[Dataset records]

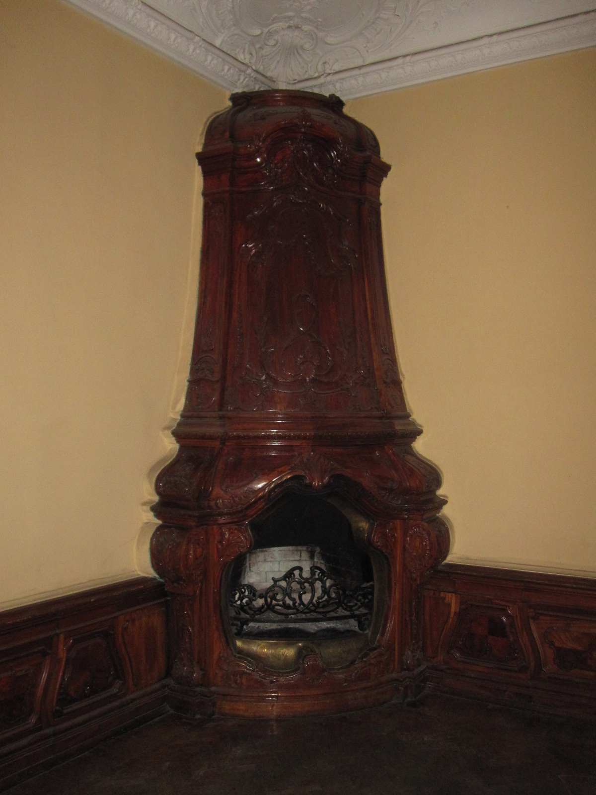 Дом Е.И. Набоковой с дворовыми флигелями. Здесь родился и в 1899-1917 гг. жил писатель В.В. Набоков: Большая Морская улица, 47, Адмиралтейский район, Санкт-Петербург
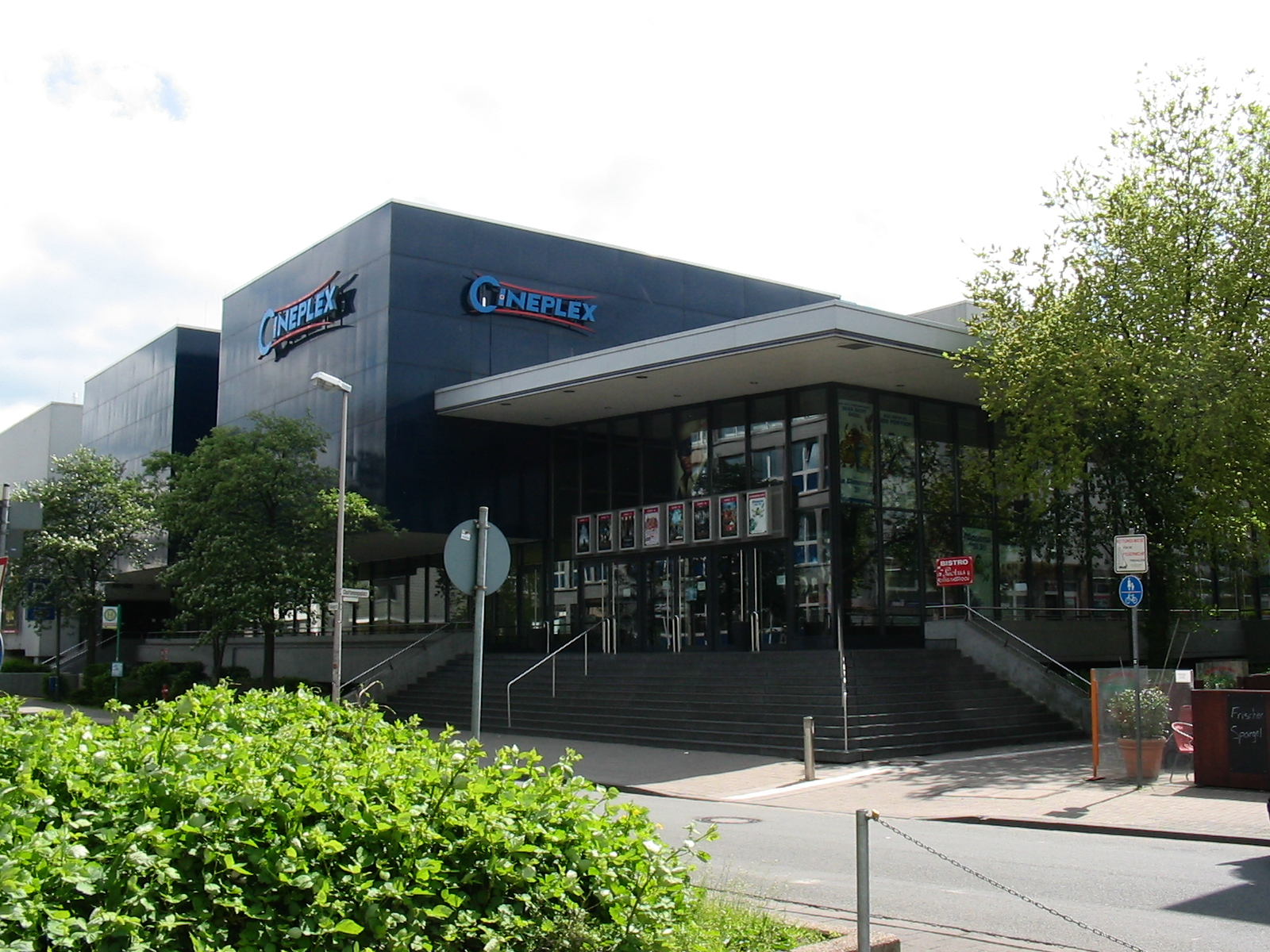 Cineplex Kino Hamm
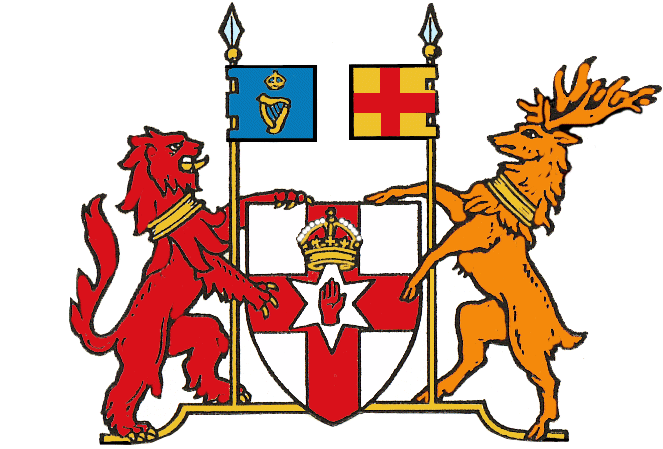 Es el escudo de Irlanda del Norte, el oficial.
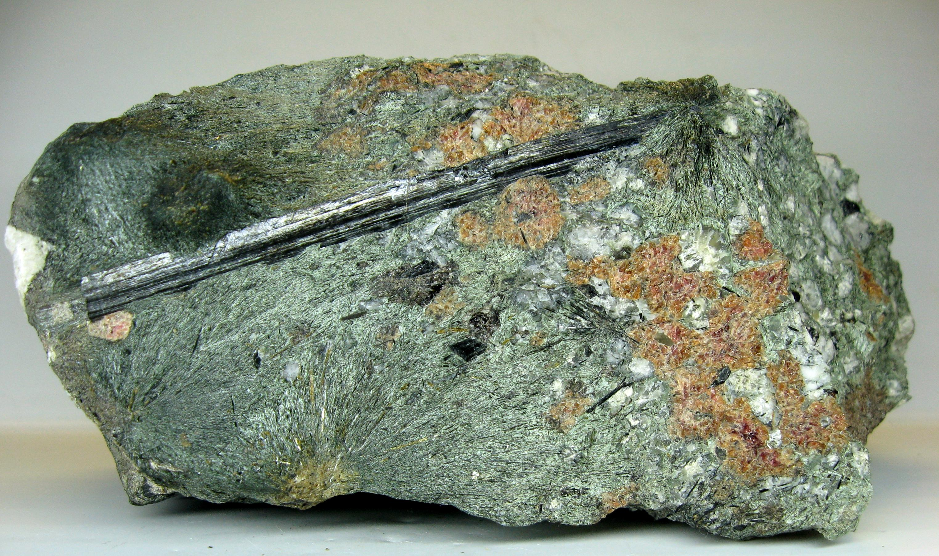 Кристалл черного эгирина в массе волокнистого зеленого эгирина. Хибины, Мурманская область.
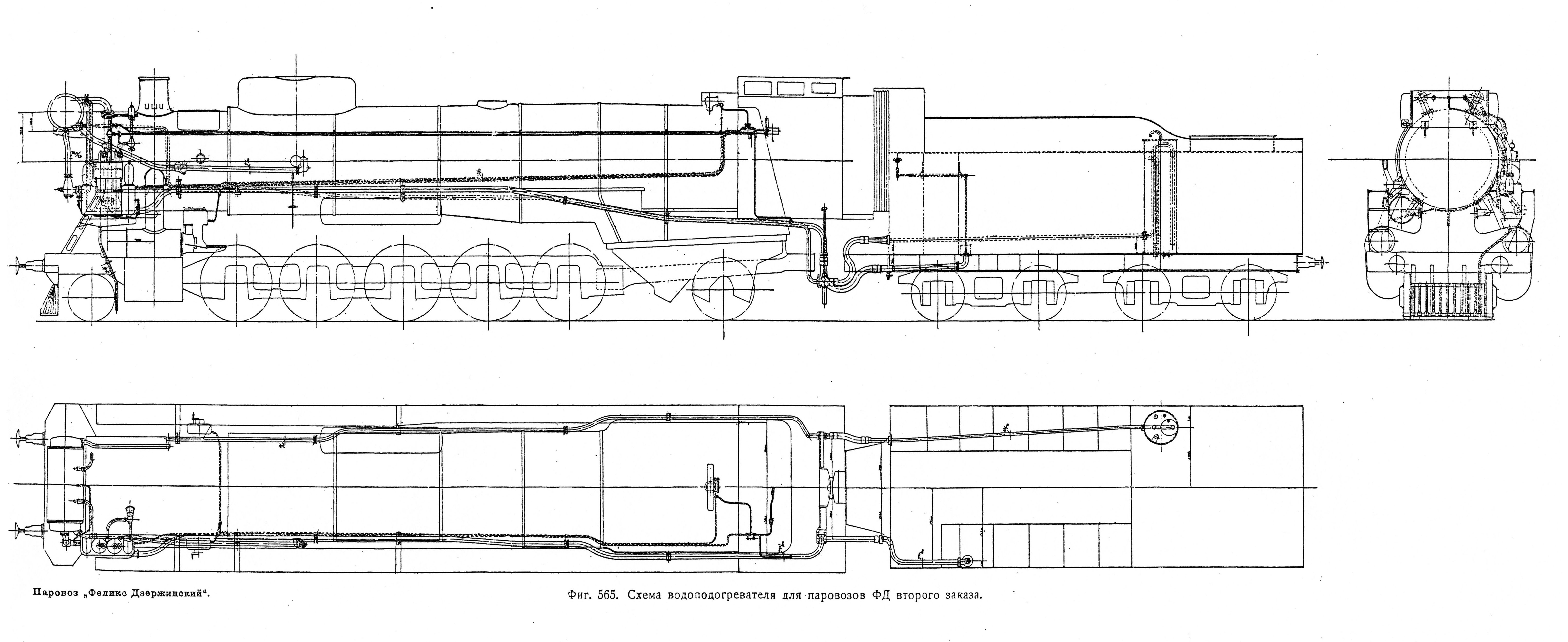 Проект установки водоподогревателя на паровоз ФД20-3.
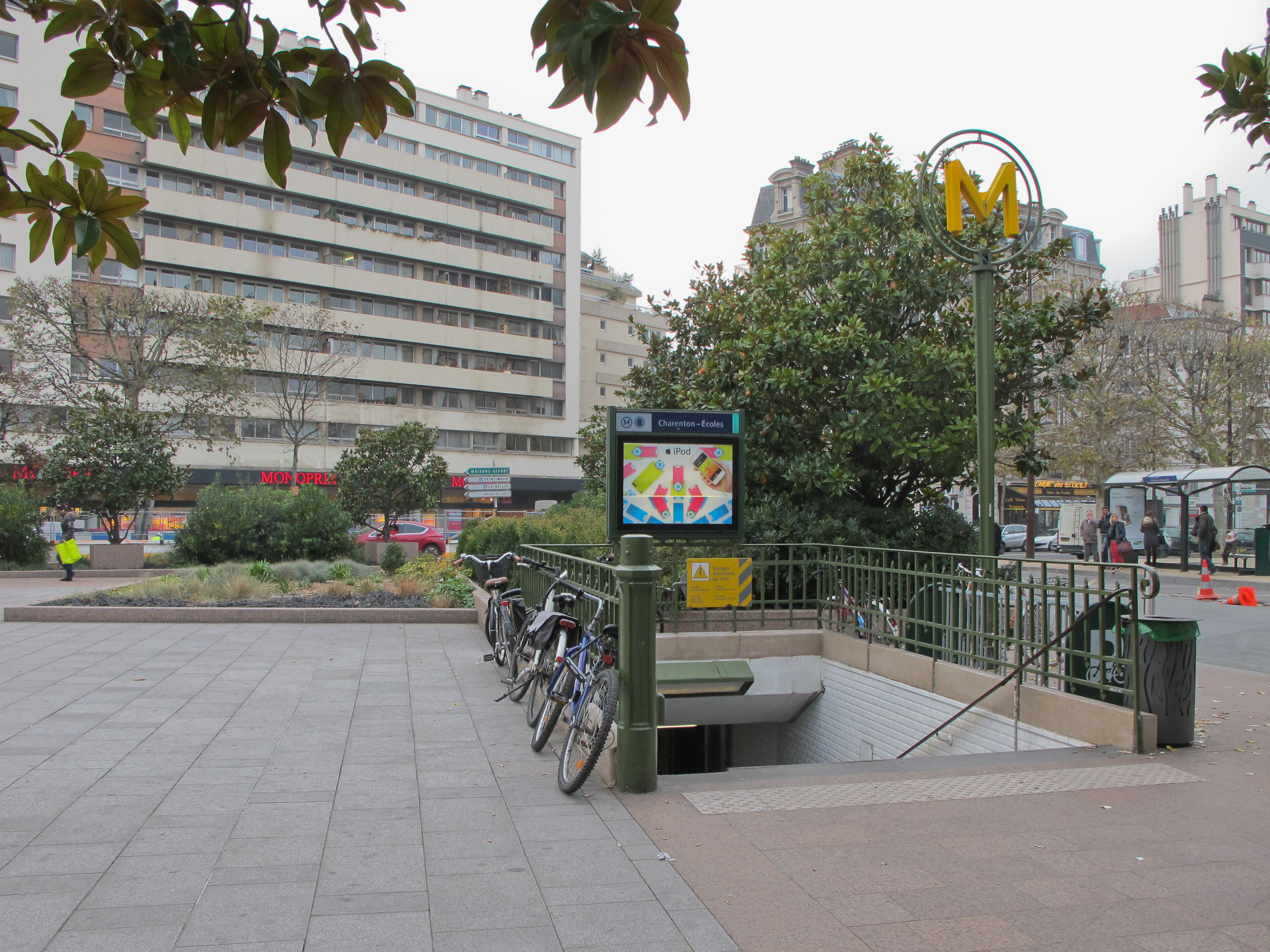 StationCharenton - Écoles. Ligne 8 du métro de Paris - Charenton-le-Pont, France
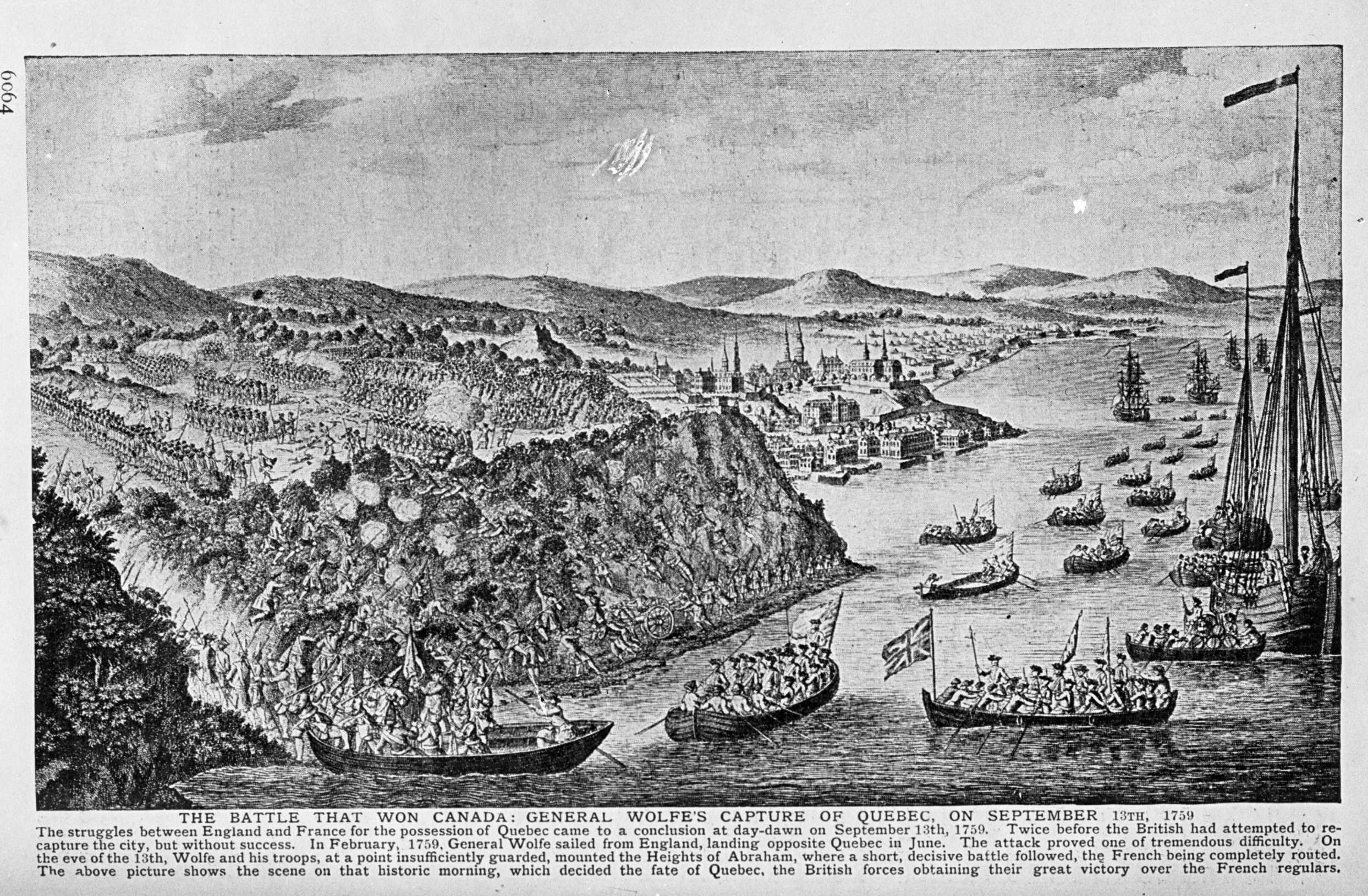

THE PROBLEM:
Give the entries above again, exactly as written and free of images.

SOLUTION BELOW:
 Дом Е.И. Набоковой с дворовыми флигелями. Здесь родился и в 1899-1917 гг. жил писатель В.В. Набоков: Большая Морская улица, 47, Адмиралтейский район, Санкт-Петербург
 Cineplex Kino Hamm
 Es el escudo de Irlanda del Norte, el oficial.
 Кристалл черного эгирина в массе волокнистого зеленого эгирина. Хибины, Мурманская область.
 Проект установки водоподогревателя на паровоз ФД20-3.
 StationCharenton - Écoles. Ligne 8 du métro de Paris - Charenton-le-Pont, France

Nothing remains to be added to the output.